Речь идет о Кевине Дэлевене, а «Солнце» — это «Солнце-660», полароидная камера: для начинающего фотографа она сделает все что угодно, разве только не нарежет сандвичи с копченой колбасой.
Разумеется, были и другие подарки: Мег, его сестра, подарила носки, которые связала сама, бабушка из Де-Мойна — десять долларов, а тетя Хильда прислала, как присылала всегда, узенький галстук-шнурок с уродливым зажимом. Первый такой галстук она прислала на трехлетие Кевина; таким образом, в ящике его бюро уже лежали (и ни разу не доставались) двенадцать галстуков с уродливыми зажимами. Теперь к ним прибавился тринадцатый. Хотя мальчик никогда не надел бы ни один, выбросить галстуки ему не разрешали.
Тетя Хильда жила в Портленде. Она не приезжала на день рождения ни к Кевину, ни к Мег, но могла приехать. Действительно могла, ведь от Портленда до Касл-Рока всего пятьдесят миль. А если б она приехала… и попросила Кевина показать один из подаренных ею галстуков (или Мег — один из шейных платков)? С другими родственниками удалось бы и отвертеться. Но с тетей Хильдой такой номер не проходил. От других родственников ее отличало по крайней мере два качества: она была Старая и Богатая.

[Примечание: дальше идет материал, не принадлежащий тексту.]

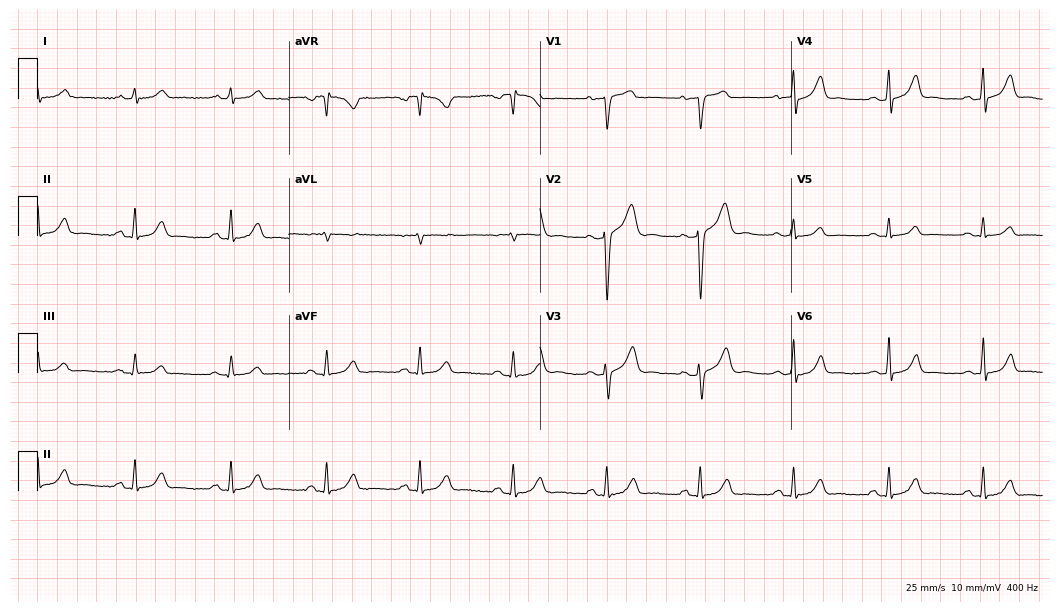
Resting 12-lead electrocardiogram. Patient: a 34-year-old man. Read as a normal ECG.
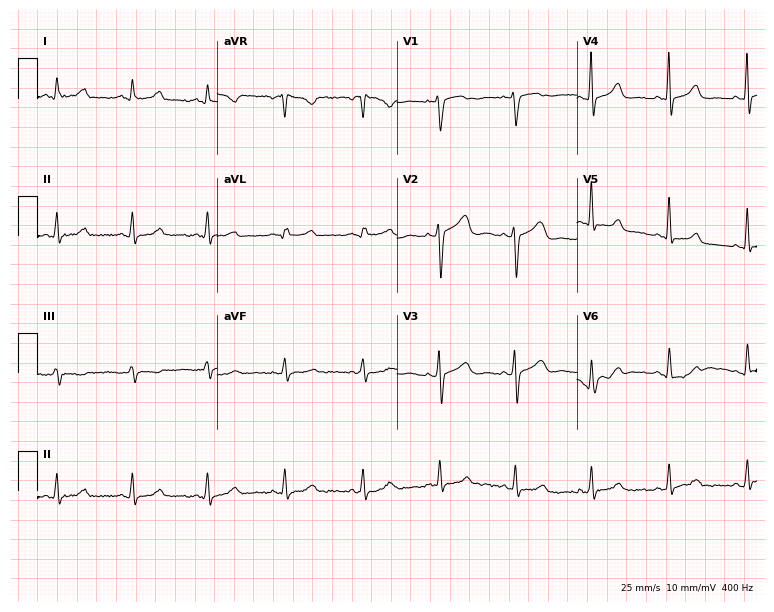
ECG — a 50-year-old woman. Screened for six findings — first-degree AV block, right bundle branch block (RBBB), left bundle branch block (LBBB), sinus bradycardia, atrial fibrillation (AF), sinus tachycardia — none is recorded.
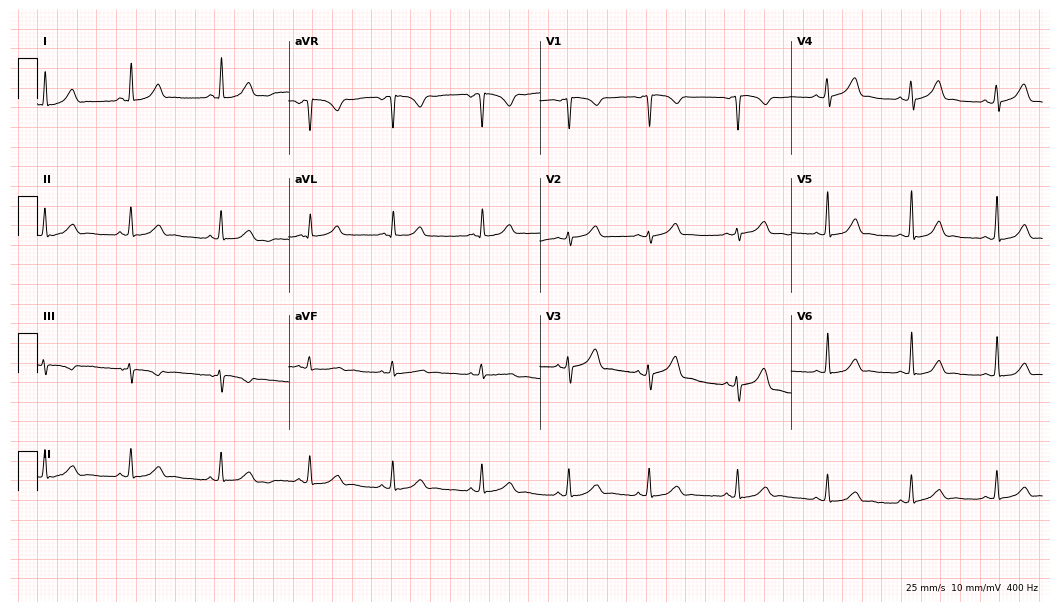
12-lead ECG (10.2-second recording at 400 Hz) from a female, 41 years old. Screened for six findings — first-degree AV block, right bundle branch block, left bundle branch block, sinus bradycardia, atrial fibrillation, sinus tachycardia — none is recorded.

И мать Кевина не сомневалась: когда-нибудь тетя Хильда ЧТО-ТО СДЕЛАЕТ для Кевина и Мег. Под ЧТО-ТО подразумевался пункт завещания, который станет известен после того, как старуха отдаст концы. И родители наивно полагали, что от детей не убудет, если они поберегут ужасные галстуки-шнурки и не менее ужасные шейные платки. Поэтому тринадцатому галстуку (с зажимом-дятлом) предстояло лечь рядом с остальными двенадцатью, а на следующий день Кевин собирался написать тете Хильде письмо и поблагодарить ее. Не потому, что на этом настояла бы его мать. И не потому, что он думал или надеялся найти упоминание о себе в завещании тети Хильды. Просто он был хорошо воспитанным мальчиком, без дурных привычек.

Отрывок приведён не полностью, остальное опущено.